Тянутся со всех сторон языки длинные, лобызают всего, липкую слизь обжигающую оставляя, удавками и путами шею и руки стягивают. Скачет хороводом нечистая сила, вот-вот тело несчастного на части порвет, бейся — не бейся.
— Не бойся… Не бойся…
Ночным соловушкой кошмар прогоняя, голос успокоил, страх развеял. Рассыпались языки, высушенные светом лунным.
Щеки легкое дыхание милого друга касается, со лба теплая ладонь пот смахивает. За руку тянет за собой невидимый проводник по лунной лестнице.
И не заметил Северин, как к самому светилу поднялся, демонов внизу оставив. Зло сверкали три глаза, но молчало чудовище.
— Проснись, — снова ласковый шепот слуха коснулся. — Уж землица оттаяла, пора и тебе возвращаться.
Отвернулся парень от жуткого зрелища, и показалось ему, будто на мгновение увидел своего спасителя: глаза — что листва лесная, серые тучки прячущая, внимательные, строгие; ресницы тоненькие, да частые и длинные, будто жучиные усики. Промелькнуло видение и пропало в ослепительном свете, так что зажмурился Северин. Веки разомкнул через силу — уж совсем другие очи перед ним: правый — голубой, левый — зеленый, зрачки-щелочки. Нос розовый к его лицу потянулся, обнюхивая. Большой белый кот лежит поверх одеяла лоскутного на груди больного.
Из окна свет неистовый льется — с непривычки жгучим кажется, будто лук режешь. Щебечут свиристели, собирая последние ягодки рябинок. Слышна звонкая капель из-за дверей сеней.

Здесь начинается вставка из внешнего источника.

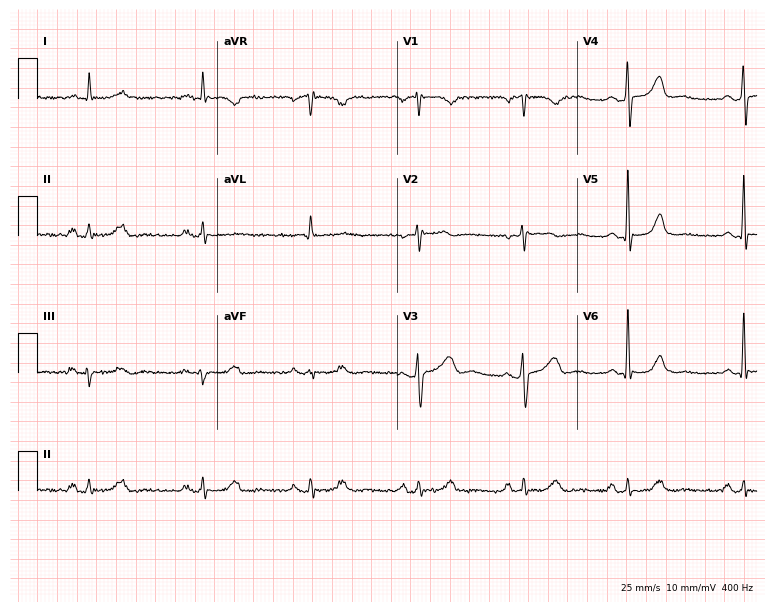
ECG (7.3-second recording at 400 Hz) — a 57-year-old female. Screened for six findings — first-degree AV block, right bundle branch block (RBBB), left bundle branch block (LBBB), sinus bradycardia, atrial fibrillation (AF), sinus tachycardia — none is recorded. Findings outside these six are not listed.

Северин отодвинул кота, кулаком глаза протирая. Тот спрыгнул на пол да не забыл посмотреть сердито на того, кого лечил.
— Эх, мил-человек, пошто доброхожего обижаешь? Хоть спасибо скажи.
Северин замер, медленно голову на голос повернул.
У растопленной печи сидит сухонький старик, борода — соль с перцем. Глаза из-под кустистых бровей блестят, в самую душу смотрят. Руки узловатые, будто ветви, колено правое растирают, шурша шерстяными штанами. Кот рядом уселся, ближе к горячей кладке, смотрит на парня с недовольством, словно тот его лежанку занял, да хвостом дергает.
«Кто ты?» — вопрос простой, а вымолвить никак — глотка пересохла, язык связало. Попытался приподняться Северин, да голова чугунком показалась тяжеленым. Невольно стон с уст сорвался.
— Не вставай, не вставай, — снова заговорил дед, поглаживая кота. — Радмила скоро вернется, боль облегчит.
«Радмила?..»
Глаза рукой прикрыв от света, разглядывал парень утварь нехитрую жилища. Хата маленькая, скромная, зато убранство внутреннее до чего занятное: венки и связки высушенных травок на стенах висят; горшочки, банки, склянки на полках все в своем порядке стоят, как надо; над кроватью полог полупрозрачный раскинут, над полатями — занавеска белая; на полу плетеный коврик лежит — чтобы не холодно было босыми ногами ступать. И кругом чистота, женская рука чувствуется.
В сенях шум послышался, что-то тяжелое на пол опустили, и тут же дверь отворилась.
Одной рукой шаль пуховую придерживая на груди, Радмила занесла в хату ведро, полное воды, да поскорее заперлась, чтоб прохладу обманчивую зимы уходящей не впускать. Взглядом с Северином встретилась. Шаль с головы слетела, рассыпались по плечам растрепанные волосы русые.
«Это была ты?..»
И снова подвел язык Северина — вместо речи внятной кашлем зашелся.